Does Deitch Dig Design?

UPDATE: A source close to the museum writes in with this: “Who knows what Deitch will do? It probably depends on what Eli Broad tells him to do.” Which is pretty much what you might have guessed reading the (New York) Timesstory on the whole affair on the Arts front today. Looking for hints in Tyler Green’s first-out-the-gate interview with Deitch, we found none. Design was mentioned exactly once, in reference to a MOCA satellite at the Pacific Design Center. And yet Deitch’s shows and showiness have a certain architectural scale about them. As always, anything goes and anything can happen.

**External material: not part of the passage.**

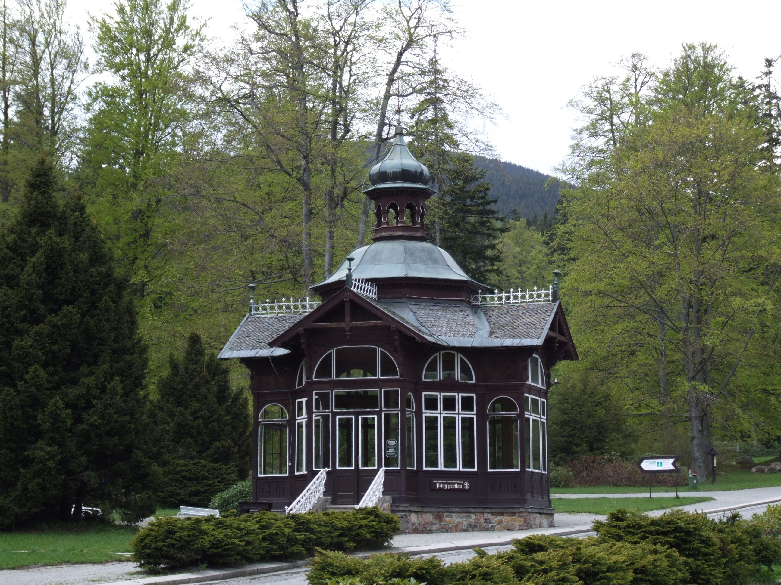 Karlova Studánka (Bad Karlsbrunn), Czech Republic

New York uber-collector and bombastic bon vivant Jefferey Deitch has been named director of LA’s Museum of Contemporary Art. Deitch, a gallerist of late among many other things, has had a storied career, but he becomes about the only art dealer/gallery owner to assume leadership of a major U.S. museum. There has already been much talk about that sacred cow The Art World and What It All Means. But what most concerns us is that, while he is known for developing riské artists and outré installations—Swoon sailing the Hudson was a recent favorite—Deitch has little, or at least less, concern for design than some of his fellow gallerists. This may not bode well for the hope of re-establishing the museum’s recently-gutted architecture department. (Brooke Hodge, curator of architecture was removed last May, and the museum cancelled its blockbuster Morphosis show as well). Granted if Deitch is anything he is unconventional and unexpected, so who knows what could happen. Which is why LA’s gain is New York’s loss, as with the deal comes the closure of one of the most exciting galleries in the country.